Steve Norman's Burlington yard is a grease monkey's dream: a sagging, green Volkswagen bus, a vintage BMW motorcycle and a 1981, multicolored VW Sirocco all share lawn space outside his blue-and-white house. But the coolest set of wheels is an old, black $50 KHS road bike, which stands inconspicuously against a pile of lumber.

It's not so much the bike itself that intrigues, however, but its pedals. Instead of rotating around, they pump up and down, as if the single-speed had mated with a Stairmaster. Says Norman, as he hops onto the saddle and cruises down the driveway, "It's a totally different way to make it go."

Norman is the inventor of the "Linearc," a revolutionary concept in bicycle design that's about to be unveiled as part of the Green Mountain Stage Race, a four-day cycling competition in the Waitsfield and Burlington areas this weekend. From a distance, it looks like a regular road bike. But up close, you can see that everything is different. The chains, sprockets and derailleurs are gone -replaced by a single, fluid system of levers, cables and pulleys that just might be faster, safer and easier to learn on than anything on the market.

The idea first came to Norman three decades ago. "It was back in the '70s sometime, during the first gas crisis," he recalls. "People were thinking, 'What can we do to burn less gas and get better exercise and work on improving life?'" Norman, a New York City native, longtime lawyer and motorcycle mechanic who moved to Burlington in 1983, began envisioning a more efficient ride with up-and-down pedals.
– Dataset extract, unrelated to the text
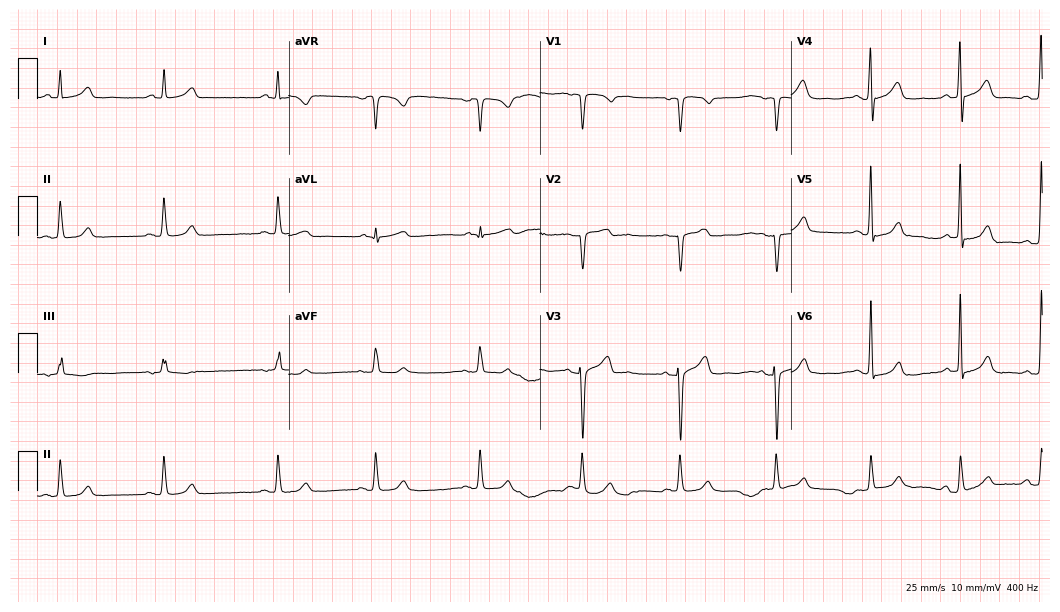
Resting 12-lead electrocardiogram (10.2-second recording at 400 Hz). Patient: a 33-year-old woman. Read as a normal ECG.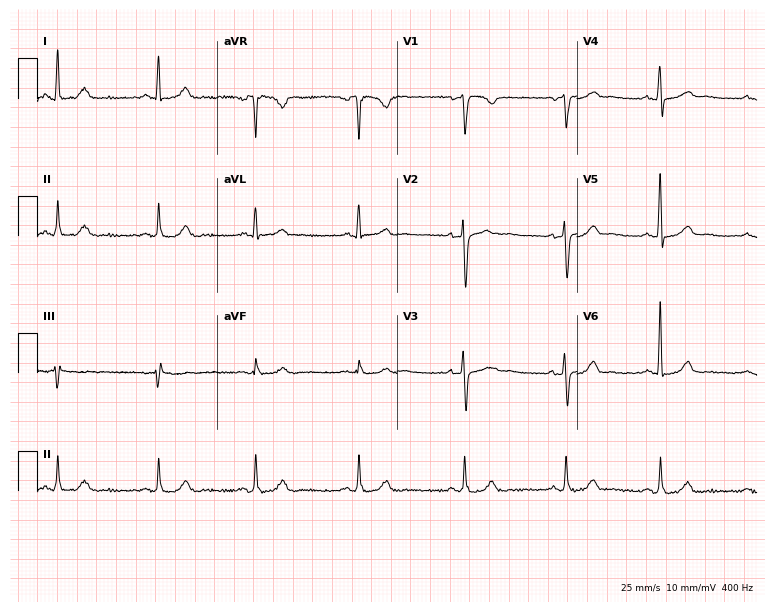
Electrocardiogram, a female patient, 56 years old. Of the six screened findings (first-degree AV block, right bundle branch block, left bundle branch block, sinus bradycardia, atrial fibrillation, sinus tachycardia), none is recorded.

But figuring that someone else had probably tried the idea and failed, he let it sit - until three years ago, when he decided to research other similar designs and begin building a model. "Since the '70s, there have been 10 or more patents granted for attempts to do the same thing," Norman says, rifling through a stack of drawings he pulled from the U.S. Patent and Trademark Office's online database. "But they haven't reduced it to its essentials; they've all involved extra machinery and weird stuff, like one pedal crossing over the other."

The best known of the Linearc's predecessors is the Alenax bike. Developed in the 1970s and '80s, it features the "Transbar Power" drive train, which has an up-and-down pedal stroke. It's still a cult classic among cycling enthusiasts, but the pedals tended to get stuck and make a lot of noise. "Riding around at bike events and drawing stares is the best use for the bike," writes a Boise-based bike collector on his web page under the headline "Bike Oddity."
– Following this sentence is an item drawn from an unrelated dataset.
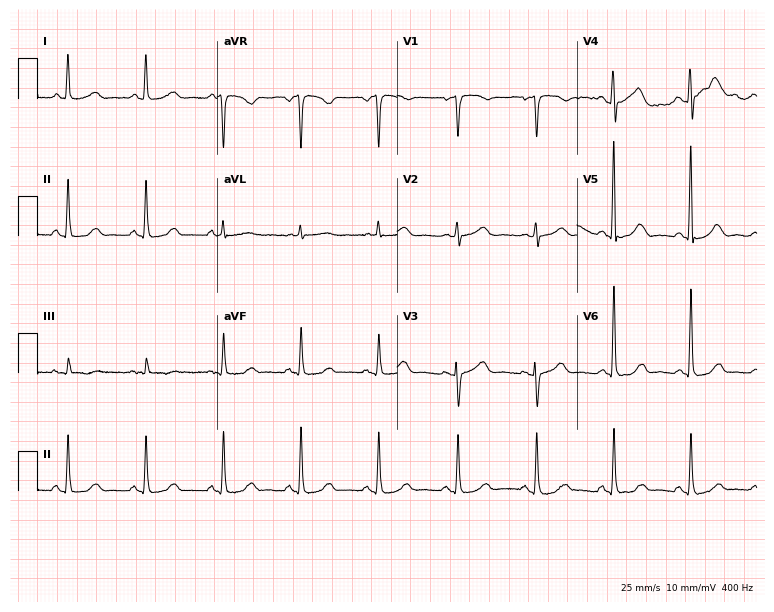
12-lead ECG from a 71-year-old woman (7.3-second recording at 400 Hz). Recorded interpretation: within normal limits.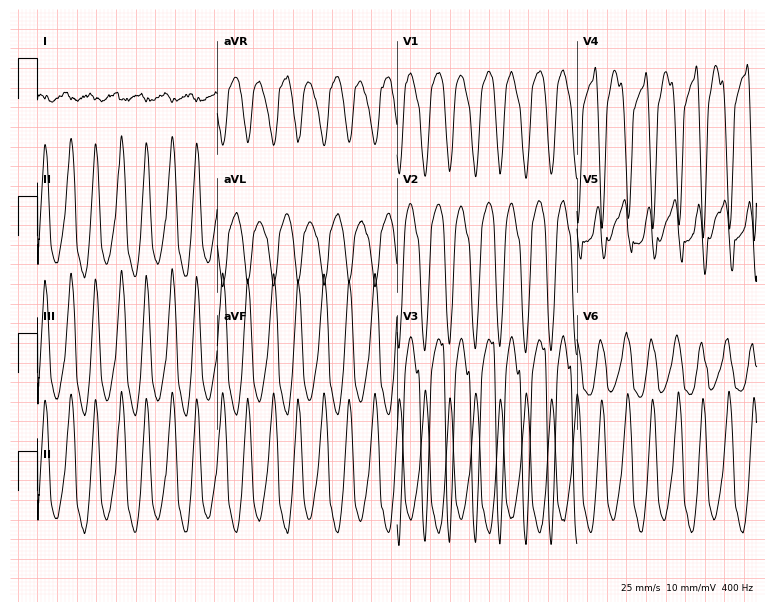
ECG (7.3-second recording at 400 Hz) — a woman, 56 years old. Screened for six findings — first-degree AV block, right bundle branch block, left bundle branch block, sinus bradycardia, atrial fibrillation, sinus tachycardia — none is recorded. Other findings, if any, are not listed.

Norman admits that the Linearc is a bit odd, and he's done some screwy experiments. To compare its speed with that of a conventional road bike, he carried 5 pounds of sugar in his backpack to equalize the weight, and conducted acceleration tests up and down his street. His home is just a few hundred yards from the Burlington Bike Path - another "laboratory."
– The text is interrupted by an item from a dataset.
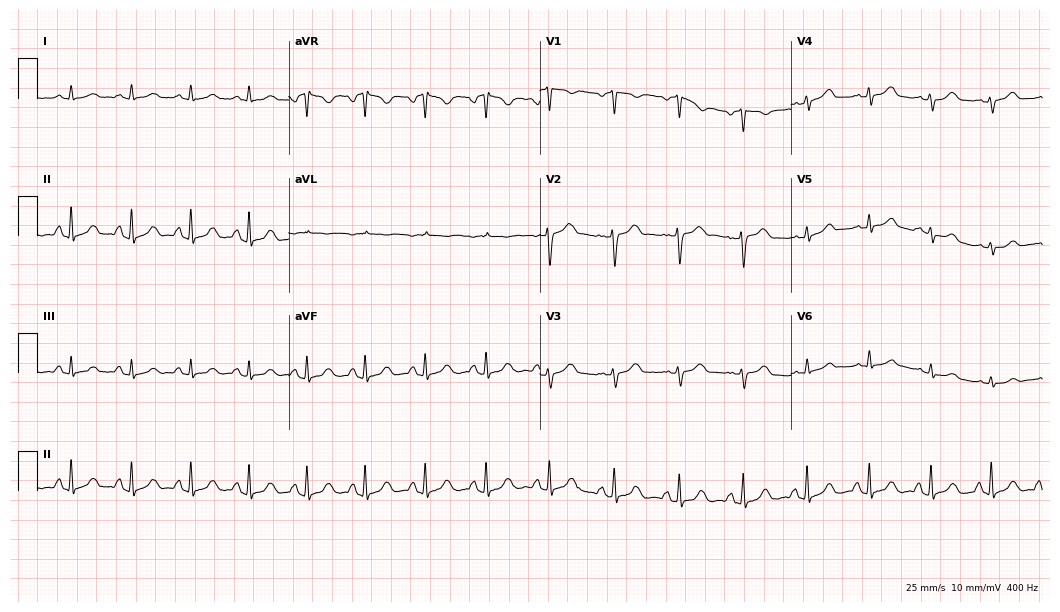
Resting 12-lead electrocardiogram (10.2-second recording at 400 Hz). Patient: a female, 43 years old. None of these six findings is recorded: first-degree AV block, right bundle branch block, left bundle branch block, sinus bradycardia, atrial fibrillation, sinus tachycardia. Only these six findings were labelled.

"The only time anybody remarked was when I passed people going the same direction," says Norman. "It doesn't look very strange, and it doesn't feel very strange, either."

Friends and family members have tried out the Linearc, as have a few members of the Burlington biking community. "It took some getting used to," exclaims Chapin Spencer, executive director of Local Motion, the Burlington nonprofit organization. "The pushing down and pressing up seemed so foreign to me."

Both Local Motion and the Old Spokes Home, a used bicycle shop in Burlington, stock plenty of unconventional bike designs, but none quite like the Linearc. "It will be hard for [Norman] to convince people to change what they know," says the Old Spokes' Ralph Eames, who's also taken the Linearc for a spin. "There are inventors out there with new ideas all the time, but the tried and true is two wheels, a pair of cranks and a chain driving the rear wheel. He's up against tradition, so we don't know exactly what to think."

Still, Eames adds, "It's interesting and cool, and everyone has a different opinion, so chances are he'll find a niche."

Norman has spent more than $5000 on the soon-to-be-unveiled bright-yellow prototype, which is the new and improved version of the black one sitting in his yard - it has variable speeds. To avoid any of the problems that faced the Alenax, he has recruited an engineer from Rensselaer Polytechnic Institute to help design the levers with the assistance of a computer.

"There's been a lot of scratching of the head over design issues," says Norman, admitting that on the eve of his invention's debut at Burlington's Green Room, he still hasn't finished. "I think there's a tradition of pulling an all-nighter at the end of one of these things."

The final design, says Norman, will have several advantages over rotary pedals. Conventional bikes are inefficient, he suggests. "With the forward and backward portion of the rotary cycle, almost half your motion is lost." Another advantage of the Linearc: "There's less bending of the knees, so it will be good for old people, and for kids it will be easier to learn to ride, because there are no dead spots," he says, explaining that when the wheels stop moving for a moment, unstable riders tend to lose their balance.

Instead of making hundreds of Linearcs himself, Norman plans to license his invention to bicycle manufacturers. He expects them to produce everything from rock-bottom-cheap Kmart versions to high-end, custom-fabricated Linearcs fetching thousands of dollars. And he predicts that the Linearc could even take off among freestyle riders, since it will be easier for them to find the pedals with their feet once they've thrown a trick.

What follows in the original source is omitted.